Artist Sarah Carpenter was selected to produce the print for this special commission. Having developed her artwork over a number of weeks, Sarah’s final piece will be unveiled at Morgan Stanley’s offices in May 2017. We caught up with Sarah to find out more about the project.

To start, please can you tell us about your background as an artist and explain your way of working

Background as an artist:

My background in dance choreography and theatre directing naturally led to me taking up photography.

Living in Leytonstone was key to my journey as an artist. I was made to feel at home by the artistic community who encouraged me to produce artwork, and my first photographic exhibition was in the Leytonstone Arts Trail. I soon became further involved in this and it lead to me volunteering at a local gallery called The Stone Space. Before long I was curating shows and eventually became a member of the steering group. It was at this time I started studying Fine Art Photography at Kensington and Chelsea. Although I moved away from Leytonstone a while ago, my East End connections are strong, I still have many friends there and exhibit in the area frequently.

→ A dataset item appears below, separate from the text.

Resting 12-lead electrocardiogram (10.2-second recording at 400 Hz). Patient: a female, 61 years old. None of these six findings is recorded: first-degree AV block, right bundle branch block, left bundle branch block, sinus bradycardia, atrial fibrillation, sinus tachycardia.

Upon moving into Kent, I decided to stop working in clerical roles, which I wasn’t very good at, and began looking at more creative pursuits that I might be better at. I decided to go back to university and took a postgraduate course in Design for Visual Communication at the London College of Communication (part of the University of the Arts London). I was immediately drawn to the wonderful printmaking facilities there and this immediately fed into my artistic practice.

Way of working:

The element of play is extremely important to my learning and development therefore my process is very much about experimentation. I break down intricate and complex working methodologies to their simplest forms and explore how existing tools can be used in different ways. I then begin to make connections, looking at how the components can be used together in numerous ways. Through this experimentation with different combinations, I gradually begin to rebuild processes until I find a way of working that satisfies me.

I distort viewpoints by taking one thing, reimagining, exploring all of the possibilities it holds and making something new with it. I use images from different contexts and repurpose them in the form of collage, add layers of my own work to existing material and create my own images using photography and printmaking which I proceed to take apart and reassemble. Breaking things down, looking at things from a different perspective and in a different context helps me find something new that I can relate to and begin to understand.

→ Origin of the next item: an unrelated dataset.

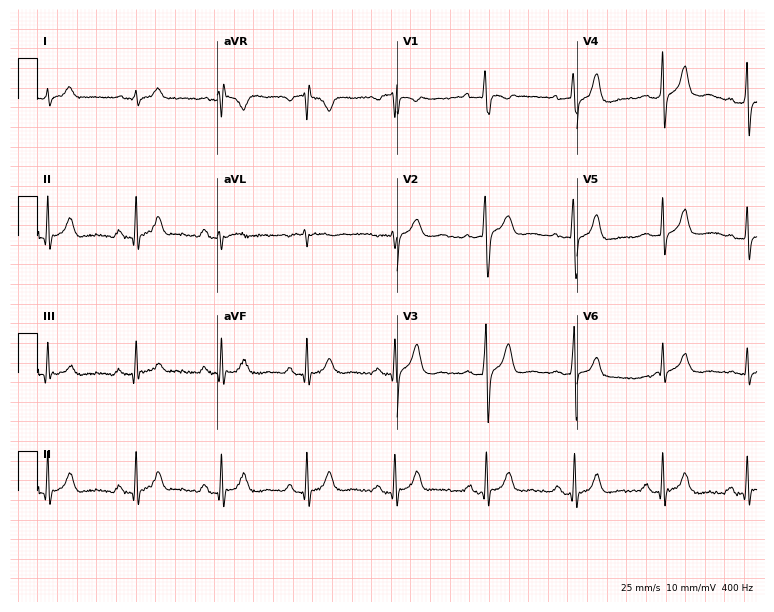
Standard 12-lead ECG recorded from a man, 51 years old. Read as a normal ECG.

My artwork is about twisting concepts and challenging perceptions of how we view the world. It is about dealing with very difficult emotions and ugly topics by endeavoring to unveil or create something very beautiful in the hope that this might open up dialogue about current affairs and challenging subjects. Indeed, it is a questioning of what constitutes beauty? Does my process of distortion make the subject matter more or less approachable and easier to digest and understand?


Sarah applies inks during development work at Putney School of Art and Design

What attracted you to the commission?

I studied American Theatre Arts at Rose Bruford and found the concept of the ‘American Dream’ fascinating. This period of my life was really important in shaping my thought as an artist. Although many years on, this project could not have come at a more perfect time for me. Just last year I undertook a postgraduate course in Design for Visual Communication at the London College of Communication. The printmaking facilities were incredible and I used every opportunity I had to experiment with traditional printmaking techniques and crafts. It took my art practice in a completely new direction. I was attracted to the current project, as it could provide me with the chance to explore printmaking in more depth and in the most incredible, hands on way with experts in the field. What a fantastic opportunity to work with the British Museum, and what a collection they have at their fingertips!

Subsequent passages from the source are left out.